Santa Ana speckled dace
- Conservation status: Critically Imperiled (NatureServe)

Scientific classification
- Kingdom: Animalia
- Phylum: Chordata
- Class: Actinopterygii
- Order: Cypriniformes
- Family: Leuciscidae
- Genus: Rhinichthys
- Species: R. gabrielino
- Binomial name: Rhinichthys gabrielino Moyle, Buckmaster & Su, 2023

= Santa Ana speckled dace =

- Authority: Moyle, Buckmaster & Su, 2023
- Conservation status: G1

Species of fish

The Santa Ana speckled dace (Rhinichthys gabrielino) is a species of freshwater ray-finned fish belonging to the family Leuciscidae, the shiners, daces and minnows. This species is found in California.

==Taxonomy==
The Santa Ana speckled minnow was first formally described in 2023 by Peter B. Moyle, Nicholas Buckmaster and Yingxin Su with its type locality given as the East Fork of the San Gabriel River, south of Upper Monroe Road, Angeles National Forest, Los Angeles County, California at 34°14'15.85"N, 117°49'14.58"W. It was formerly considered to be a population of the speckled dace (R. osculus) but Moyle, Buckmaster and Su found that this taxon had a number of separate evolutionary lineages in California. This species belongs to the subfamily Pogonichthyinae within the family Leuciscidae in the order Cypriniformes.

==Etymology==
The Santa Ana speckled minnow belongs to the genus Rhinichthys, a name which combines rhinos, meaning "nose", and ichthys, meaning "fish". This refers to the obvious snout of the type species of the genus, the Eastern blacknose dace (R. atratulus). The specific name honors the indigenous Gabrielino-Tongva people who lived in the area encompassing the range of this species.

==Description==
The Santa Ana speckled minnow is a small fish which is typically less than 8 cm, exceptionally they may reach 11 cm. There is a single barbel at the tip of each jaw and a flap of skin which connects the snout to the upper lip.

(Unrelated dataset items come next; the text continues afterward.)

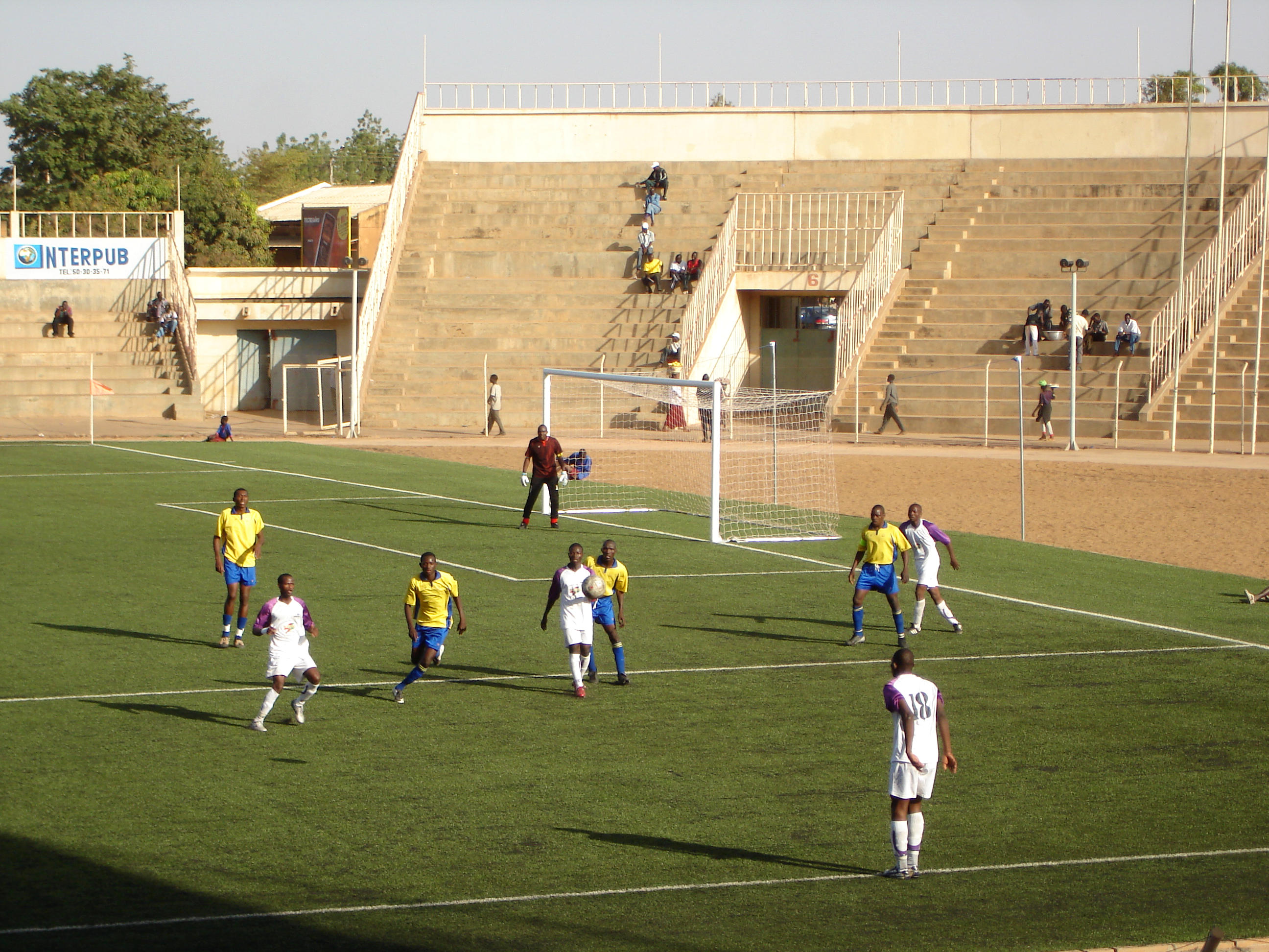 Burkina Faso: Erstligaspiel im Stade municipale von Ouagadougou (CF Ouagadougou – AS-SONABEL Ouagadougou)
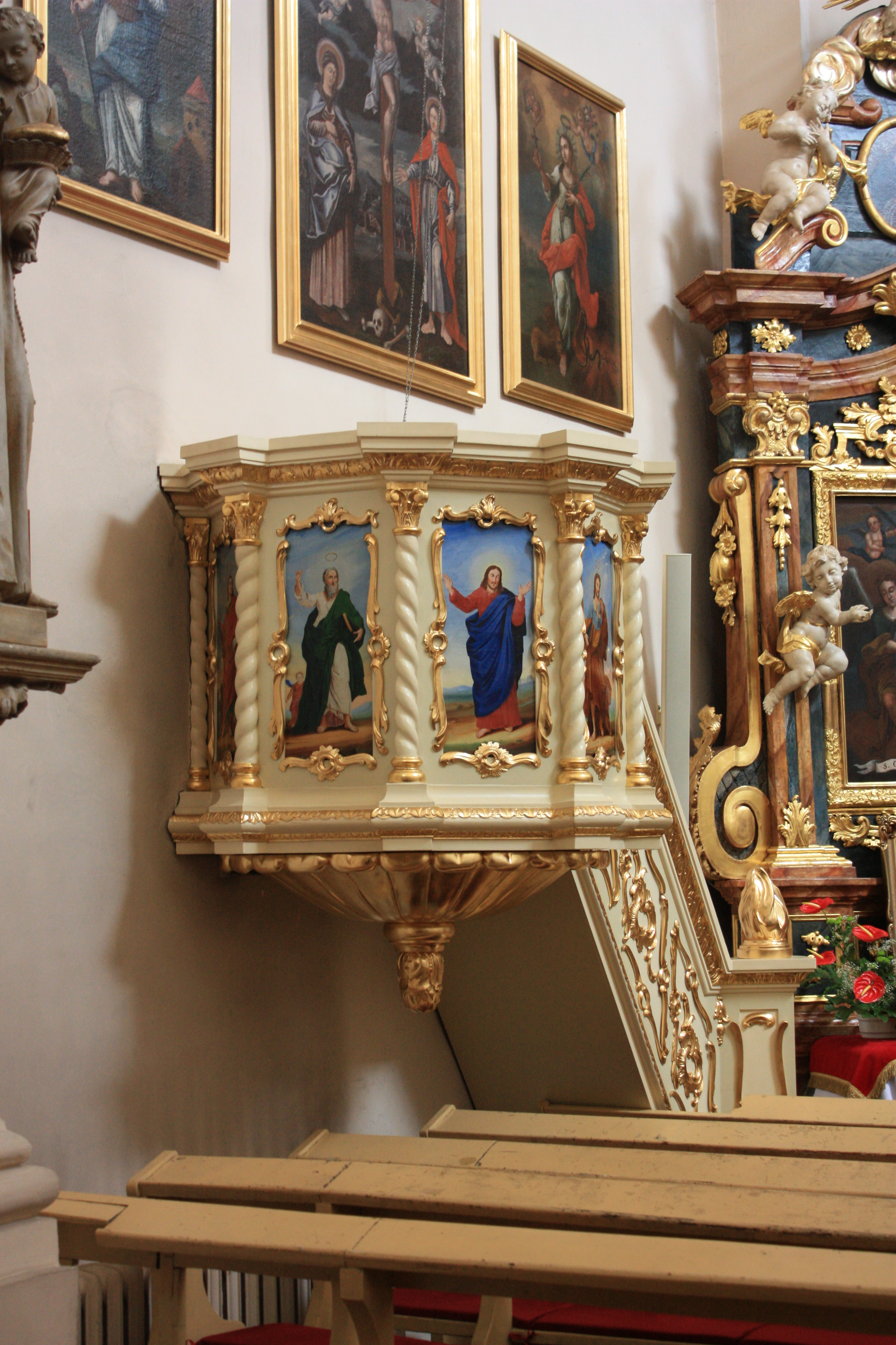 Kościół Najświętszej Krwi Pana Jezusa w Poznaniu. Ambona.
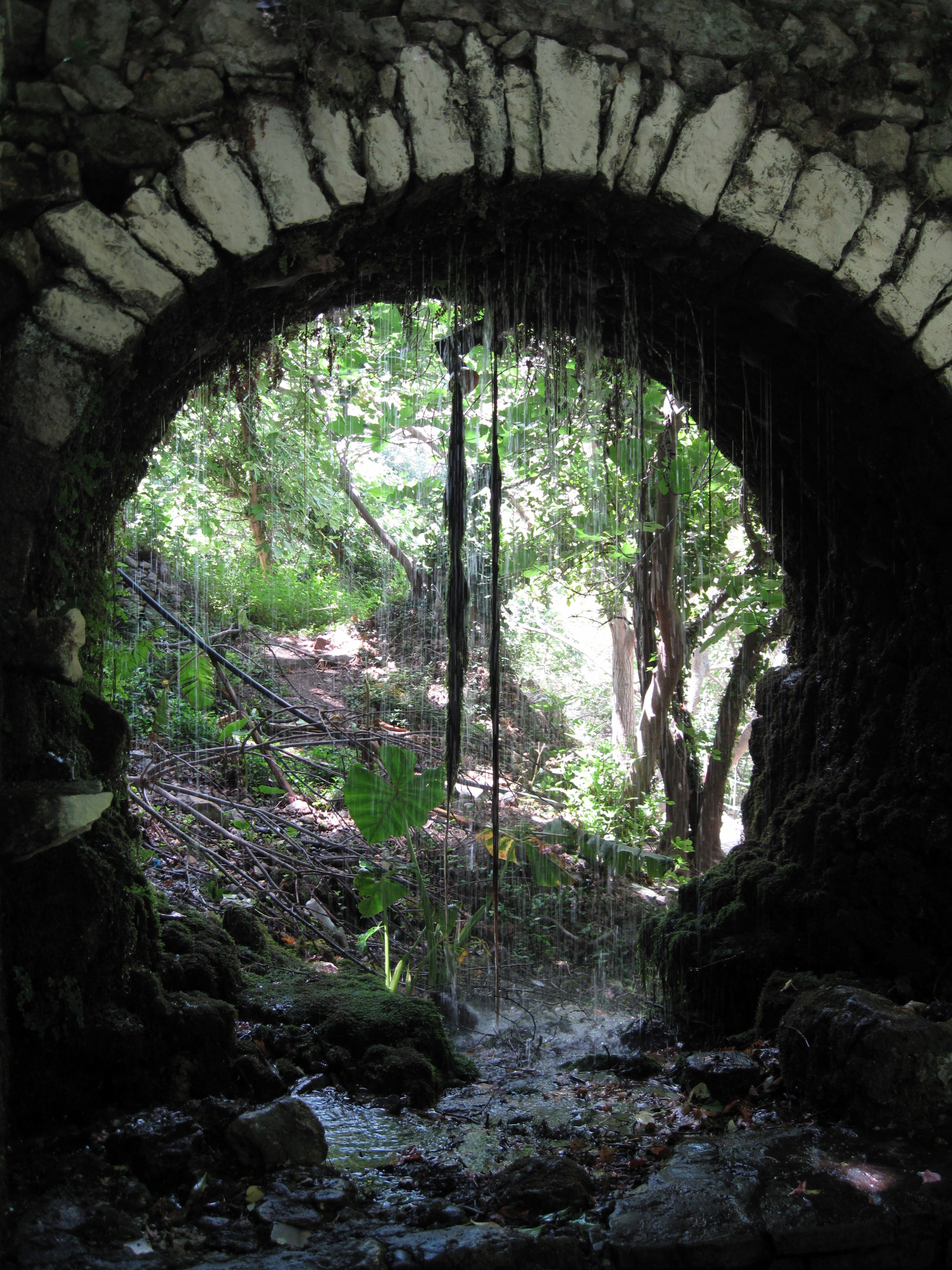 Brücke unterhalb von Argyroupoli, Gemeinde Rethymno, Regionalbezirk Rethymno, Kreta, Griechenland
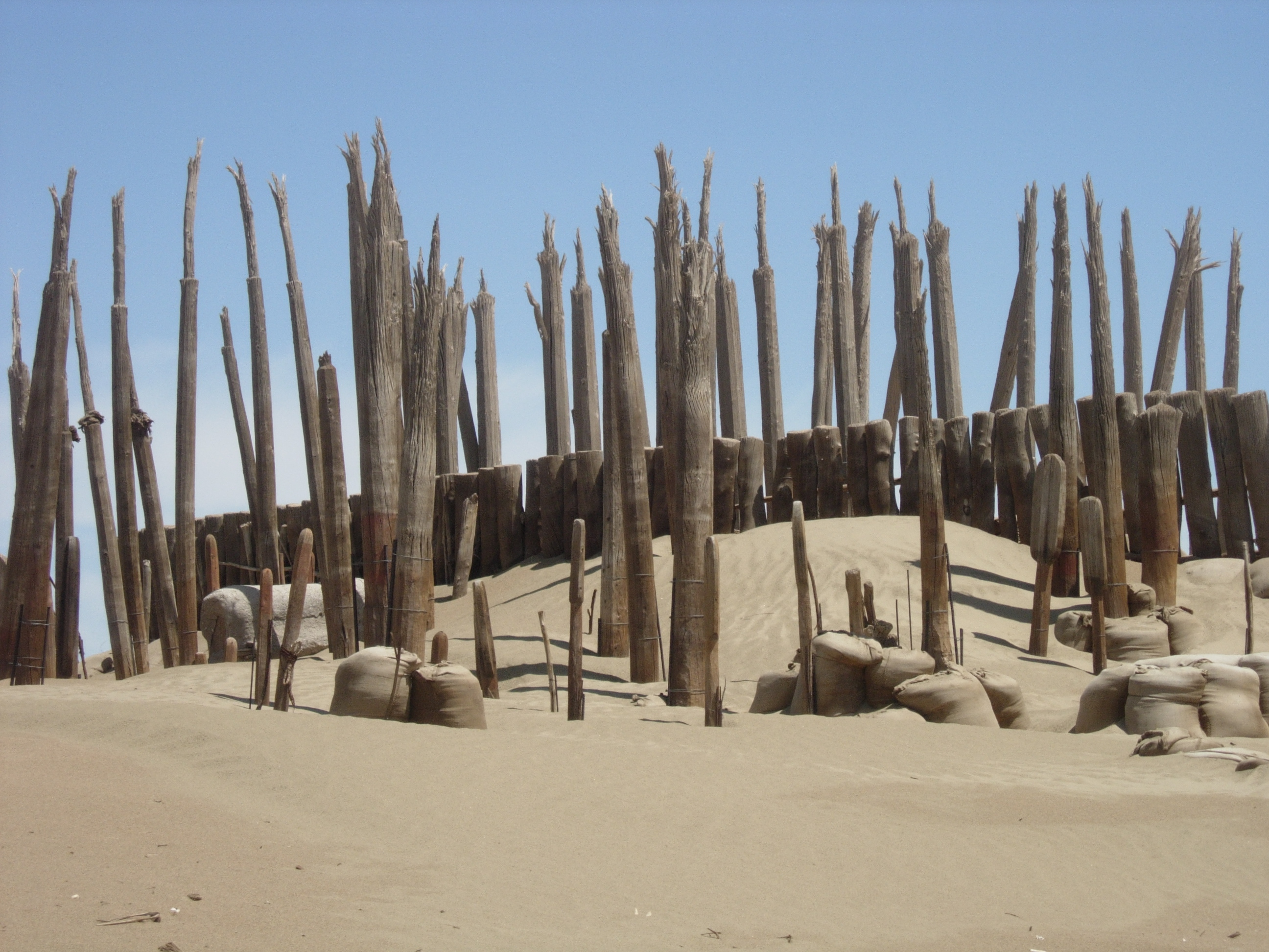 小河墓地。Creek burial, Urumqi, Xinjiang
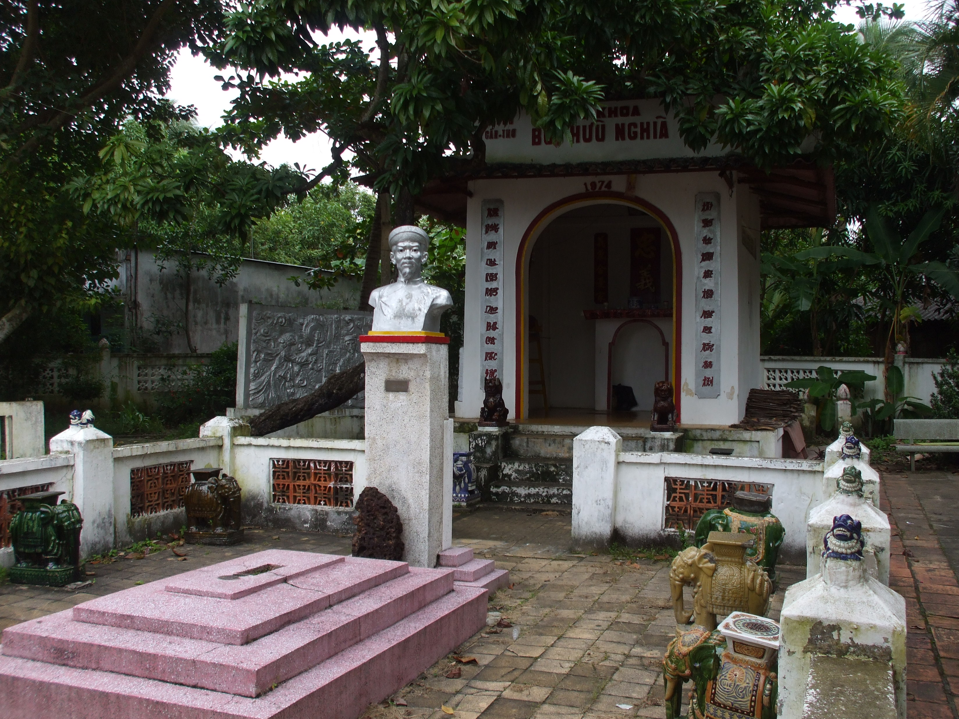 Mộ và đền thờ Bùi Hữu Nghĩa (Bui Huu Nghia’s tomb and temple)
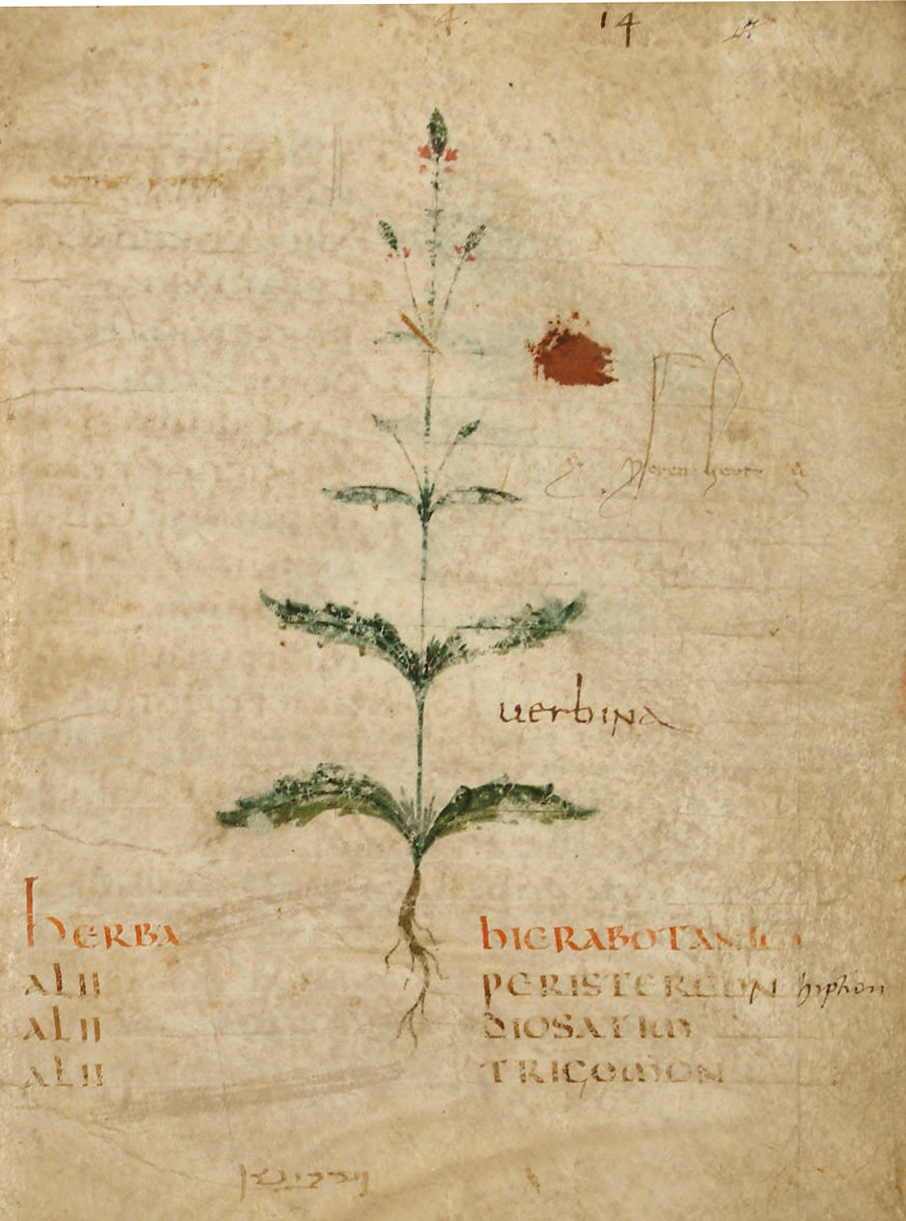 Abbildung von Verbenaca
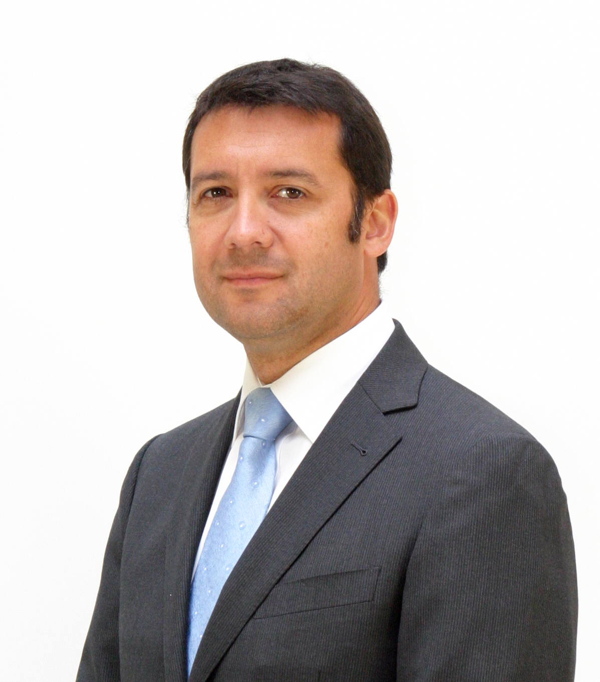 Claudio Raddatz
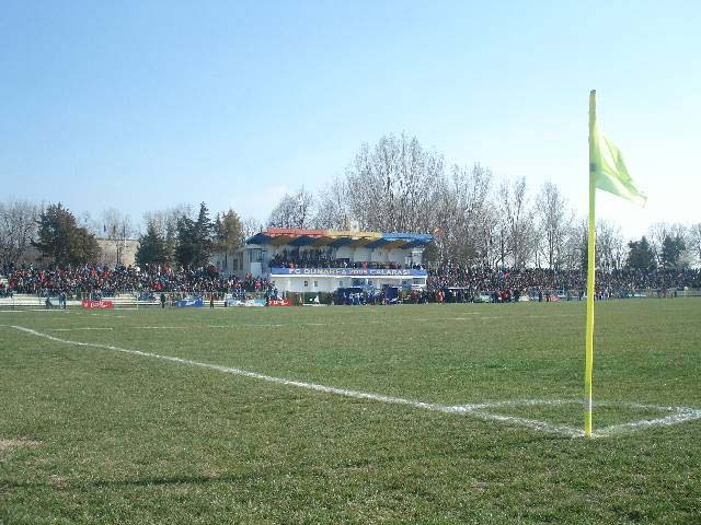 Stadion Dunarea

The upper body and flanks are dusky yellow or olive marked with dark speckling and mottling. The bases of the fins are red in both males and females in the spawning seasons, with the males frequently developing a red snout and lips. There are between 6 and 9 rays in the dorsal fin and between 6 and 8 in the anal fin. This species is morphologically practically indistinguishable from the speckled dace.

==Distribution==
The Santa Ana speckled dace is endemic to Southern California where it formerly occurred in the Los Angeles, San Gabriel, and Santa Ana rivers but it is now restricted to the upper basins of the Santa Ana and San Gabriel rivers, also being found in Big Tujunga Creek, which is part of the Los Angeles River drainage. There have been introductions to the Santa Clara and Cuyama rivers and into River Springs in Mono County.